ACTION ITEM: Every entry must be repeated exactly. Exclude all pictures.

*** Opening of GIVEN INFORMATION ***

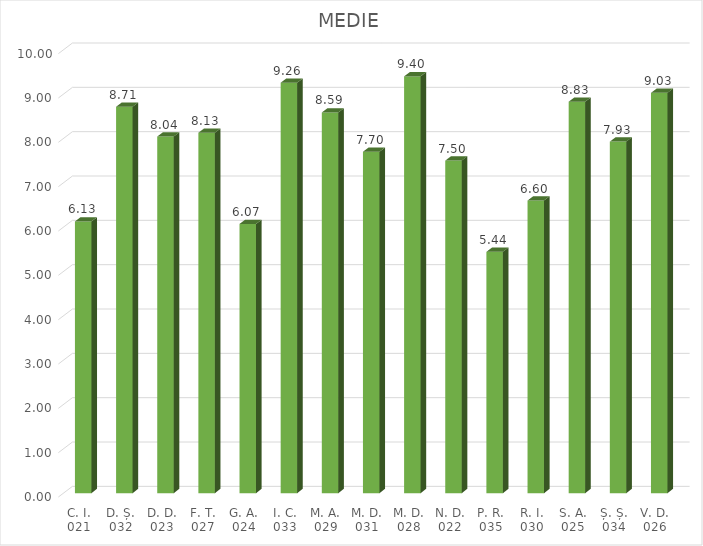
| Category | MEDIE |
|---|---|
| C. I. 021 | 6.129 |
| D. Ș. 032 | 8.714 |
| D. D. 023 | 8.043 |
| F. T. 027 | 8.129 |
| G. A. 024 | 6.071 |
| I. C. 033 | 9.257 |
| M. A. 029 | 8.586 |
| M. D. 031 | 7.7 |
| M. D. 028 | 9.4 |
| N. D. 022 | 7.5 |
| P. R. 035 | 5.443 |
| R. I. 030 | 6.6 |
| S. A. 025 | 8.829 |
| Ș. Ș. 034 | 7.929 |
| V. D. 026 | 9.029 |

*** Close of GIVEN INFORMATION ***

TASK OUTPUT:
| Category | MEDIE |
|---|---|
| C. I. 021 | 6.129 |
| D. Ș. 032 | 8.714 |
| D. D. 023 | 8.043 |
| F. T. 027 | 8.129 |
| G. A. 024 | 6.071 |
| I. C. 033 | 9.257 |
| M. A. 029 | 8.586 |
| M. D. 031 | 7.7 |
| M. D. 028 | 9.4 |
| N. D. 022 | 7.5 |
| P. R. 035 | 5.443 |
| R. I. 030 | 6.6 |
| S. A. 025 | 8.829 |
| Ș. Ș. 034 | 7.929 |
| V. D. 026 | 9.029 |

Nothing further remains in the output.